We can apply this idea to compare two bodies of text for similarity. This can be useful, for example when generating a list of related articles at the bottom of a blog post.
Cosine similarity
We split the string into vectors of tokens. Create a vector of all the unique tokens from both strings; all-tokens
. Create a vector for each of the strings which contains the count of each token from all-tokens
that appears in that string. Finally we put these vectors into the cosine formula (/ (dot a b) (* (mag a) (mag b)))
.
(require '[clojure.string :as str])
(defn split-tokens [input]
(-> (str/lower-case input)
(str/split #"\W+")))
(defn mag [v]
(->> (map #(* % %) v)
(reduce +)
Math/sqrt))
(defn dot [a b]
(->> (map * a b)
(reduce +)))
(defn cosine [a-string b-string]
(let [a-tokens (split-tokens a-string)
b-tokens (split-tokens b-string)
all-tokens (distinct (concat a-tokens b-tokens))
a-vector (map #(get (frequencies a-tokens) % 0) all-tokens)
b-vector (map #(get (frequencies b-tokens) % 0) all-tokens)]
(/ (dot a-vector b-vector)
(* (mag a-vector) (mag b-vector)))))
The cosine function outputs an angle value between 0 and 1. Strings that have an angle value closer to 1 are similar and those that have one closer to 0 are dissimilar.
(cosine "Clojure: sorting by key" "Clojure: sorting by value")
=> 0.75
(cosine "Ruby: functional programming" "Clojure: sorting by value")
=> 0.0
I've included this version of the cosine function that prints the intermediary workings. For those who want to see the step by step evaluation.
(defn cosine [a-string b-string]
(let [a-tokens (split-tokens a-string)
b-tokens (split-tokens b-string)
all-tokens (distinct (concat a-tokens b-tokens))
a-vector (map #(get (frequencies a-tokens) % 0) all-tokens)

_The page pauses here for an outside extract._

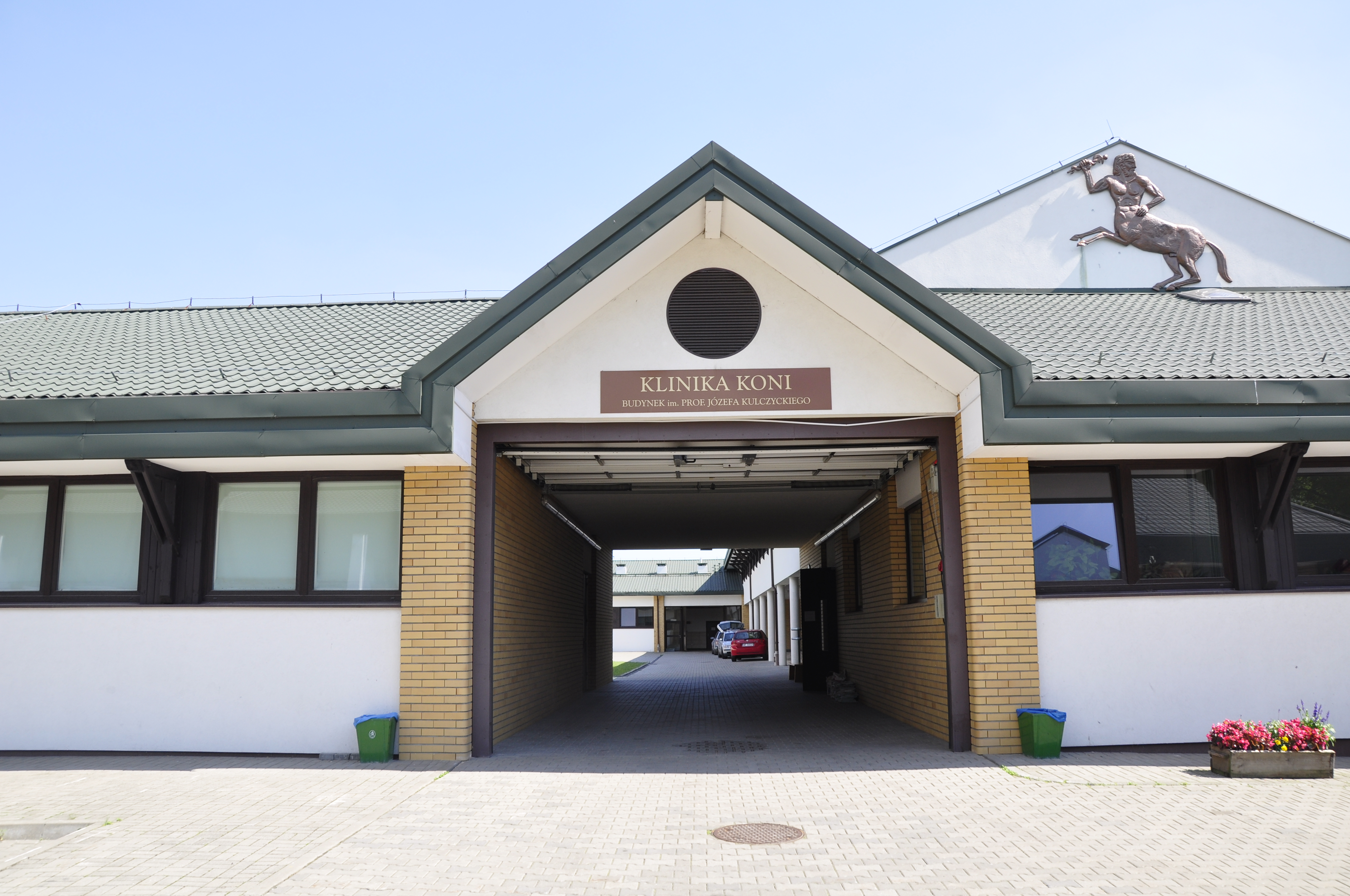 Warschau Ursynow, SGGW, Pferdeklinik

b-vector (map #(get (frequencies b-tokens) % 0) all-tokens)]
[[:a-tokens a-tokens]
[:b-tokens b-tokens]
[:all-tokens all-tokens]
[:a-vector a-vector]
[:b-vector b-vector]
[:dot-result (dot a-vector b-vector)]
[:mag-a-vector (mag a-vector)]
[:mag-b-vector (mag b-vector)]
[:result (/ (dot a-vector b-vector)
(* (mag a-vector) (mag b-vector)))]]))
(cosine "Clojure: sorting by key" "Clojure: sorting by value")
=>
[[:a-tokens ["clojure" "sorting" "by" "key"]]
[:b-tokens ["clojure" "sorting" "by" "value"]]
[:all-tokens ("clojure" "sorting" "by" "key" "value")]
[:a-vector (1 1 1 1 0)]
[:b-vector (1 1 1 0 1)]
[:dot-result 3]
[:mag-a-vector 2.0]
[:mag-b-vector 2.0]
[:result 0.75]]
Stopwords
Stopwords are common words which give little to no meaning words: I, you, me, am etc.
If we don’t remove these stopwords the angle between vectors will be greater for strings with these words. This can lead to vectors being similar when they share stopwords despite not conveying the same information. Conversely similar vectors that don't share the same stopwords can be marked dissimilar.
(cosine "I am amazing" "I am a robot")
=> 0.5773502691896258
These strings do not convey similar meaning but the result suggests they do.
(def stopwords
"Not a complete list of english stop words but good enough for this example"
#{"i" "me" "my" "myself" "we" "our" "ours" "ourselves" "you"
"your" "yours" "yourself" "yourselves" "he" "him" "his"
"himself" "she" "her" "hers" "herself" "it" "its" "itself"
"they" "them" "their" "theirs" "themselves" "what" "which"
"who" "this" "that" "these" "those" "am" "is" "are" "was"
"were" "be" "been" "being" "have" "has" "had" "having"})
(defn cosine [a-string b-string]
(let [a-tokens (remove stopwords (split-tokens a-string))
b-tokens (remove stopwords (split-tokens b-string))
all-tokens (distinct (concat a-tokens b-tokens))
av (map #(get (frequencies a-tokens) % 0) all-tokens)
bv (map #(get (frequencies b-tokens) % 0) all-tokens)]
(/ (dot av bv)
(* (mag av) (mag bv)))))
By filtering the tokens by stopwords we get more accurate results.
(cosine "I am amazing" "I am a robot")
=> 0.0
These strings do not convey similar meaning.
That covers using cosine similarity to compare strings. This can be really useful for finding similarity between strings. It's worth pointing out it isn't limited to strings you could use it to compare any data you can represent as a vector.